I'm posting the code here to find out if I've made any glaring
errors - and to solicit refinements...

GW-BASIC code follows:

100 INPUT "Panel area in ft^2";AREA
110 INPUT "Panel efficiency (%)";EFFICIENCY
120 INPUT "Increased input from snow reflection (%)";SNOWBOOST
130 INPUT "Average daily sun in kWh/m2 from NREL map";KWHPERM2
140 BTUPERFT2 = KWHPERM2 * 316.998331#
150 BTUS = AREA * BTUPERFT2
160 BTUS = BTUS * (100 + SNOWBOOST) / 100
170 BTUS = BTUS * EFFICIENCY / 100
180 PRINT "Panel delivers";BTUS;"Btu per day"

--
Morris Dovey
DeSoto Solar
DeSoto, Iowa USA
http://www.iedu.com/DeSoto

Posted by Duane C. Johnson on January 8, 2007, 3:01 am

Hi Morris;

> I decided to take a shot at writing a simple
> program to predict the output of a south-facing
> vertical flat heating panel.

> The starting point was the NREL web site; and I've
> collected the applicable US maps on a web page at
> http://www.iedu.com/DeSoto/SolarEnergy.html  - so
> that people can get a quick kWh/m^2/day value to
> plug into the program.
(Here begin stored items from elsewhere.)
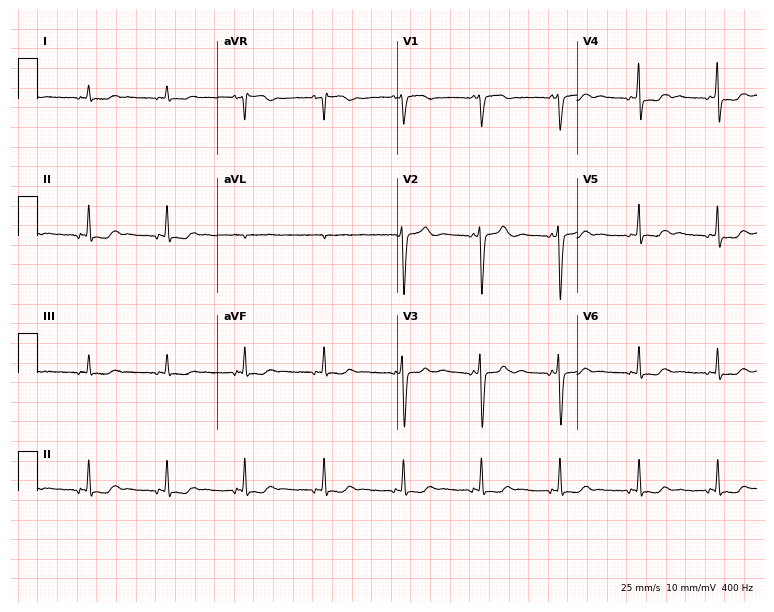
12-lead ECG from a female patient, 27 years old. No first-degree AV block, right bundle branch block, left bundle branch block, sinus bradycardia, atrial fibrillation or sinus tachycardia recorded for this tracing.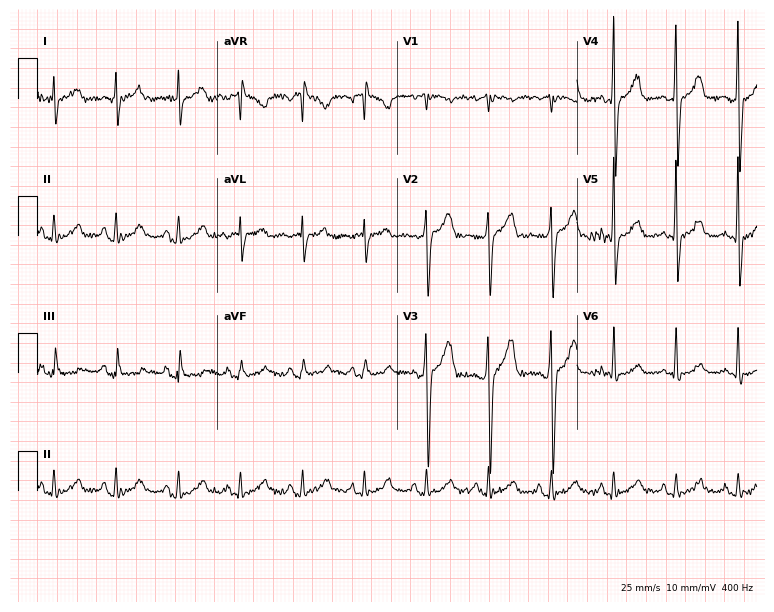
Resting 12-lead electrocardiogram (7.3-second recording at 400 Hz). Patient: a 55-year-old man. Read as a normal ECG.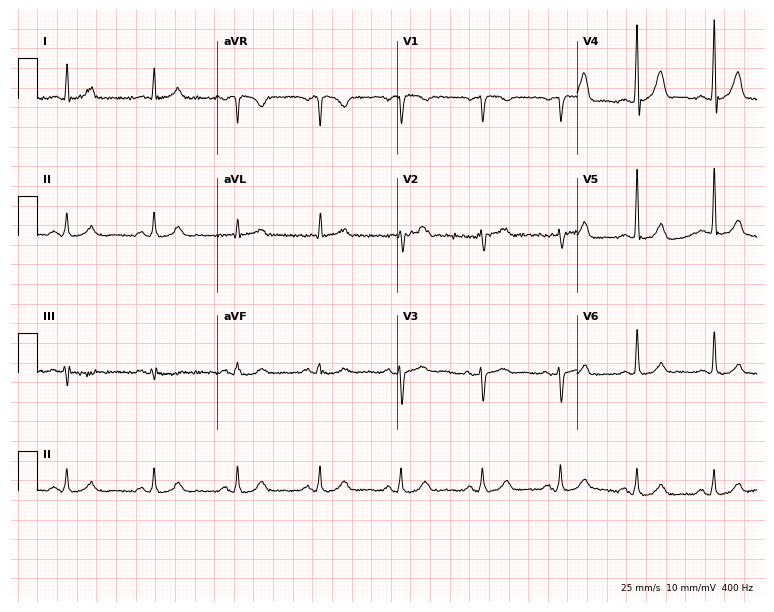
Resting 12-lead electrocardiogram (7.3-second recording at 400 Hz). Patient: a 58-year-old male. Read as a normal ECG.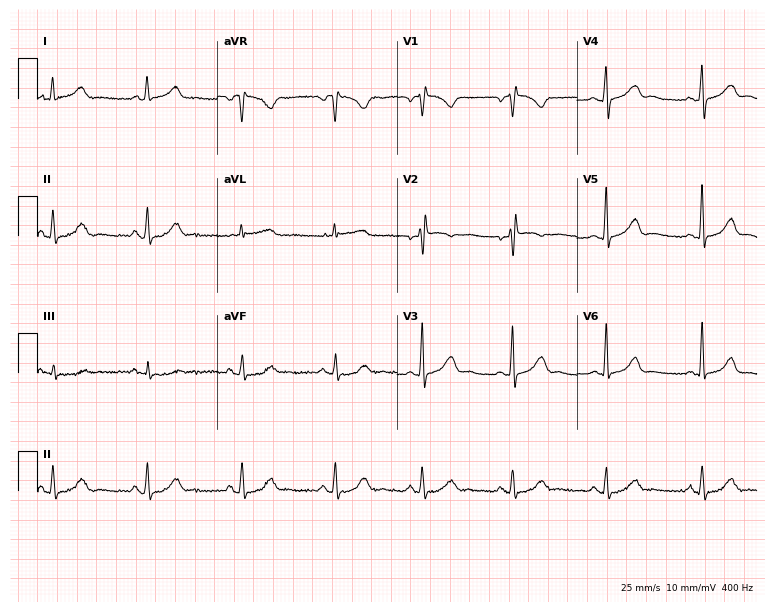
12-lead ECG (7.3-second recording at 400 Hz) from a 26-year-old female patient. Screened for six findings — first-degree AV block, right bundle branch block, left bundle branch block, sinus bradycardia, atrial fibrillation, sinus tachycardia — none is recorded. Only these six findings were labelled.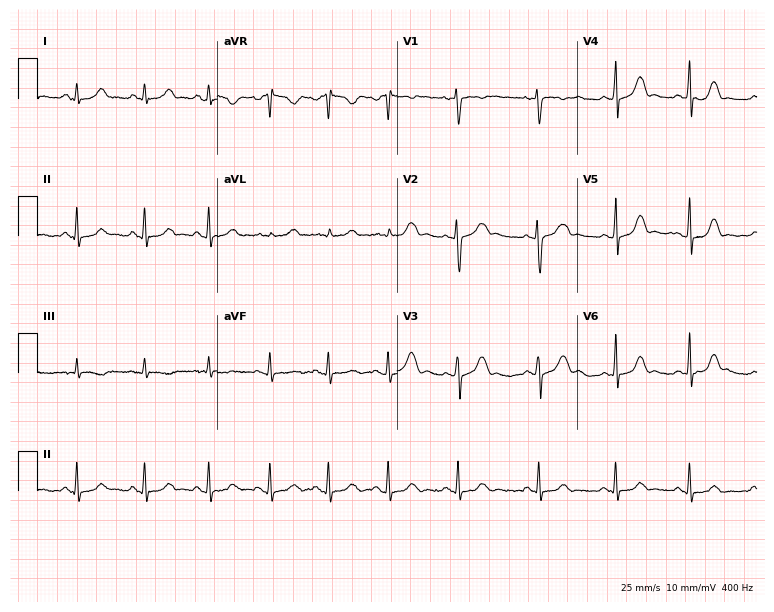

Be warned that there are 12
> monthly maps of the USA and that the page may take

> According to what I've been able to find on the
> web, flat panels can get an input boost from snow
> reflection that increases energy input anywhere
> from 35 to 95 percent, depending on age of snow,
> surface texture, etc. and the program allows
> entering a "snow boost" percentage. People living
> in areas without snow should probably enter a very
> small number to account for local reflective effects.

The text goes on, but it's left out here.